Could you repeat the data word for word while skipping the pictures?
- - - - -
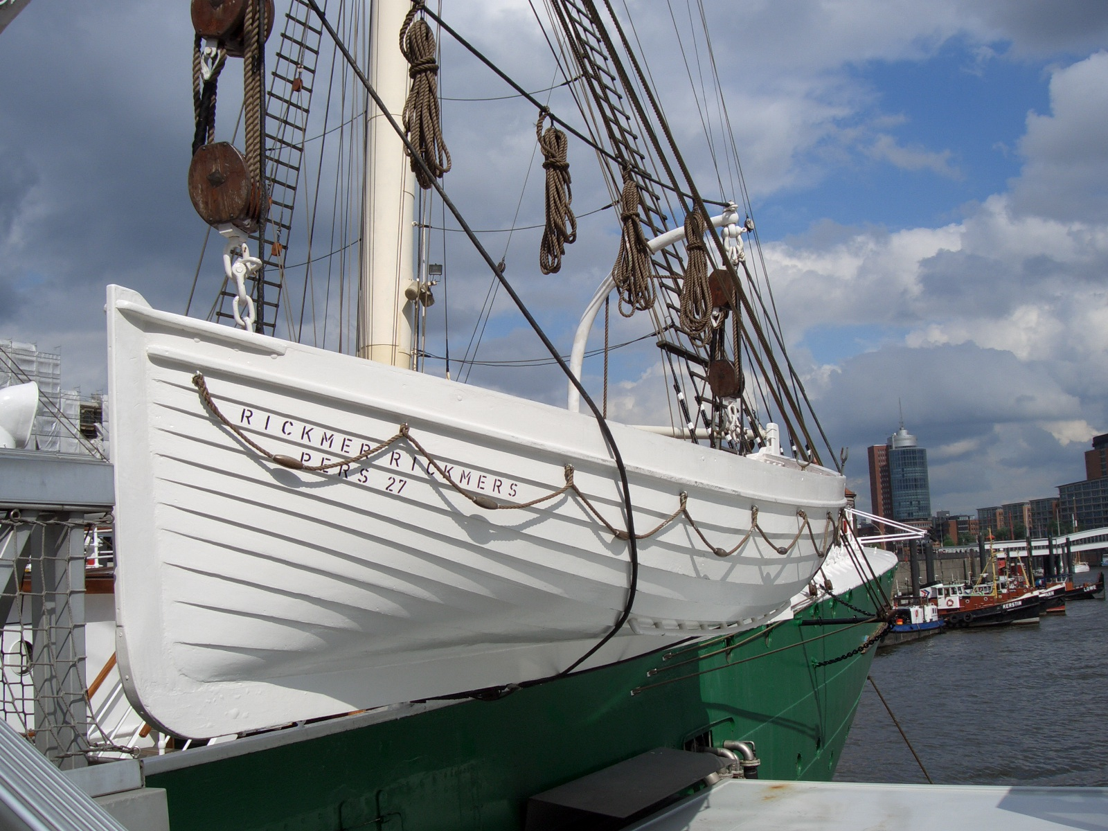 Rettungsboot der Rickmer Rickmers. Fotograf: Seebeer. Datum: 31.05.2005
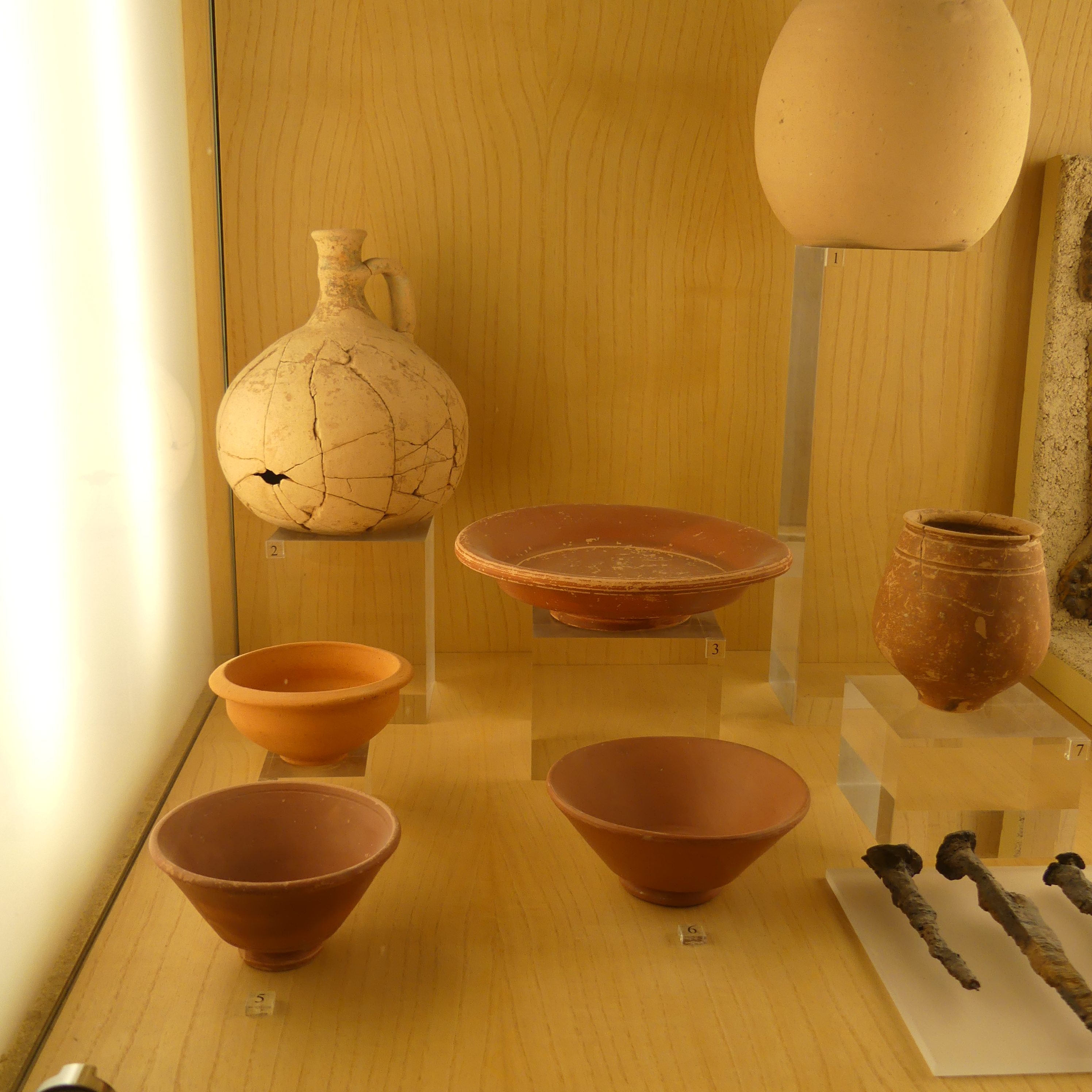 Vaisselle de céramique, cruches, gobelet, bol, assiette, clous du cercueil en fer
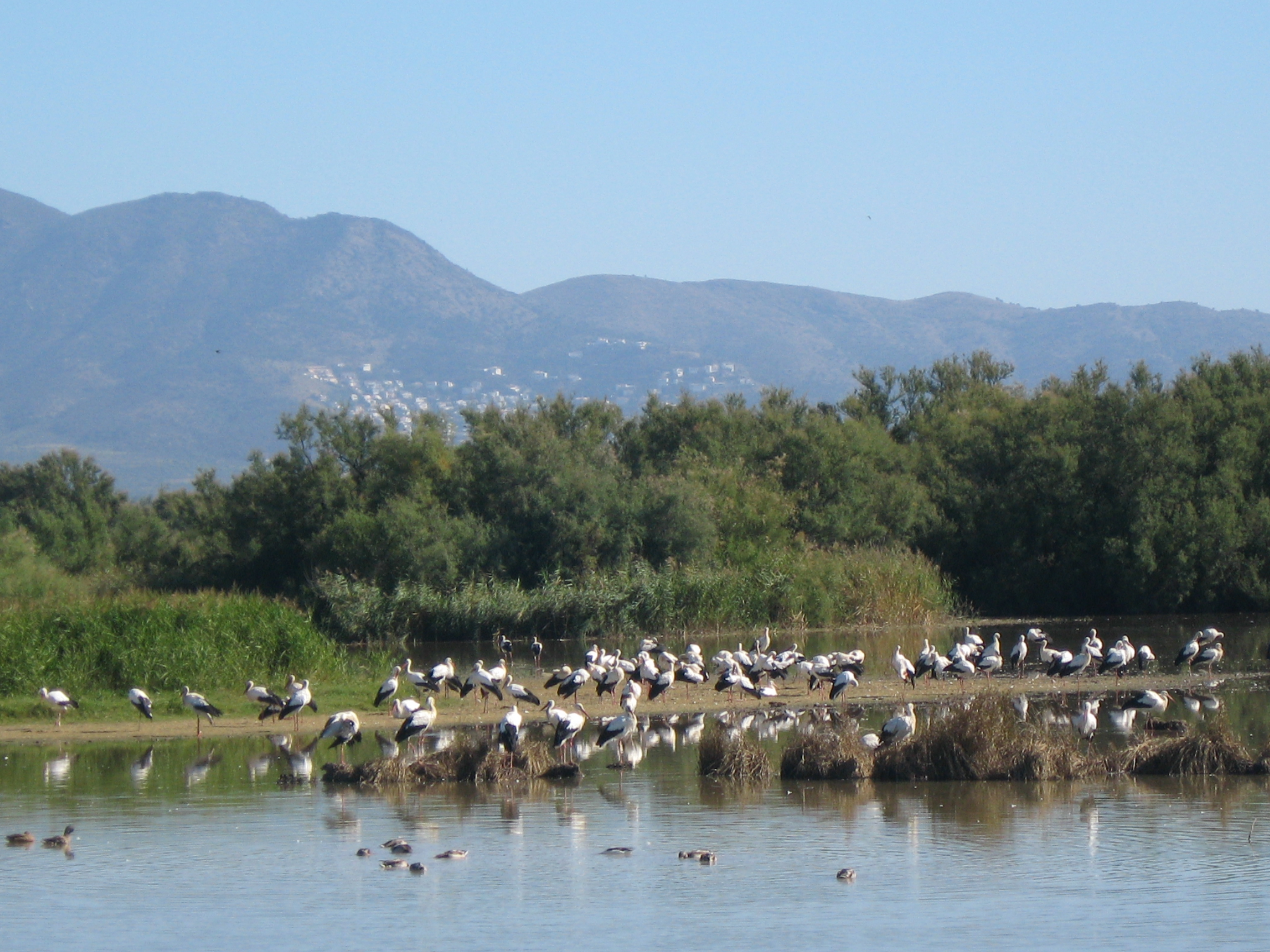 Störche im Naturpark Aiguamolls de l’Empordà (Spanien/Katalonien)
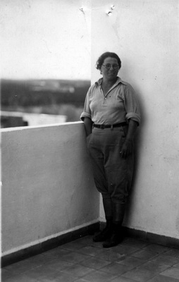 Mymon_078-3 / עדה מימון 1933 - עדה מימון
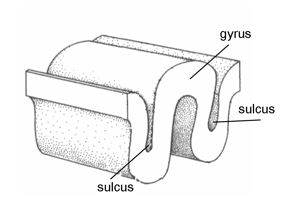 gyrus en sulci
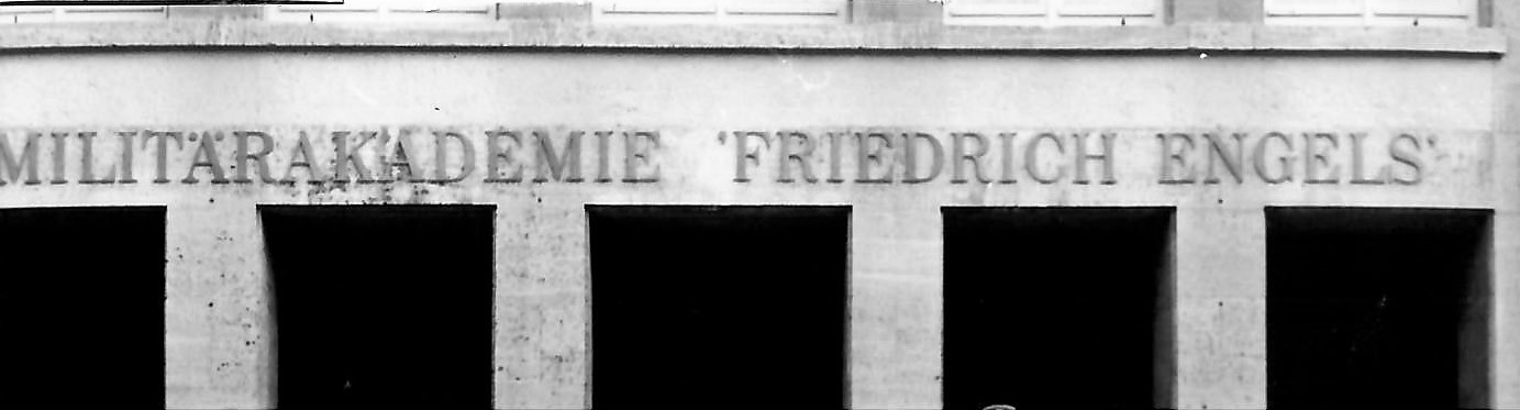 Schriftzug 1989 am Hauptportal der MAFE (Block A), August-Bebel-Straße, Dresden-Strehlen
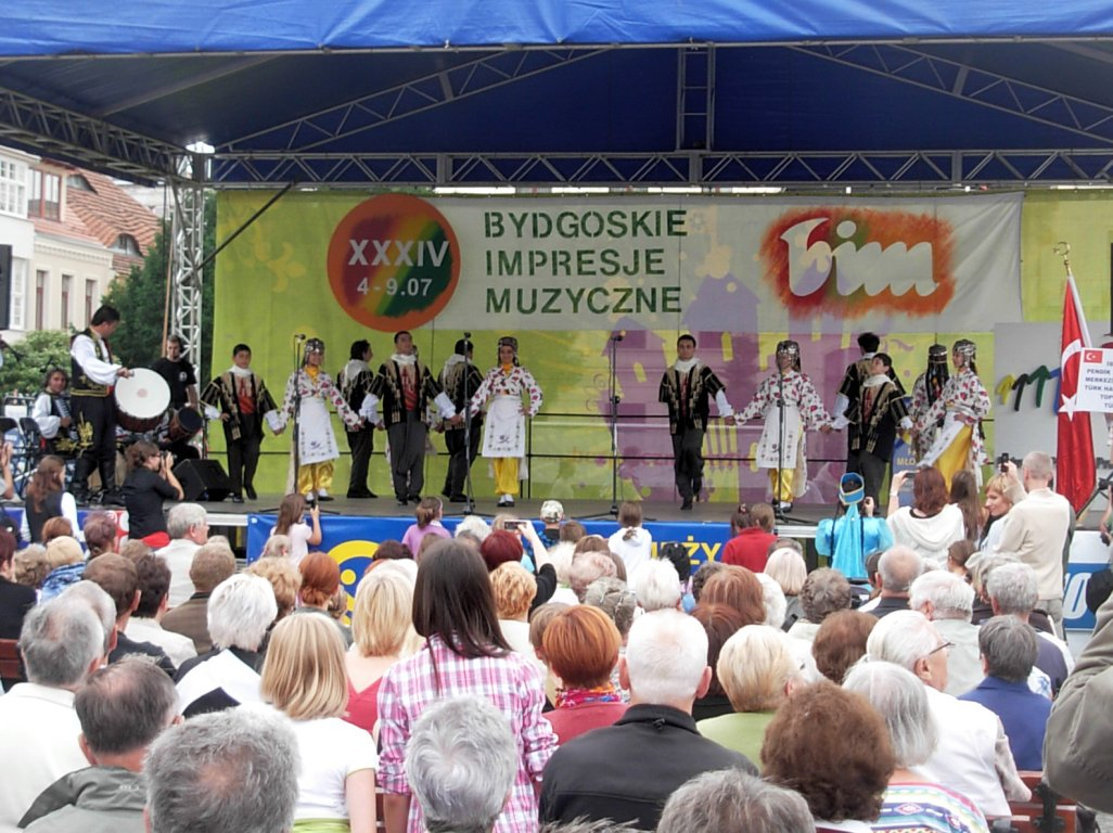 XXXIV Bydgoskie Impresje Muzyczne. Występuje zespół folklorystyczny Ifem ze Stambułu - Turcja
- - - - -
Answer below
 Rettungsboot der Rickmer Rickmers. Fotograf: Seebeer. Datum: 31.05.2005
 Vaisselle de céramique, cruches, gobelet, bol, assiette, clous du cercueil en fer
 Störche im Naturpark Aiguamolls de l’Empordà (Spanien/Katalonien)
 Mymon_078-3 / עדה מימון 1933 - עדה מימון
 gyrus en sulci
 Schriftzug 1989 am Hauptportal der MAFE (Block A), August-Bebel-Straße, Dresden-Strehlen
 XXXIV Bydgoskie Impresje Muzyczne. Występuje zespół folklorystyczny Ifem ze Stambułu - Turcja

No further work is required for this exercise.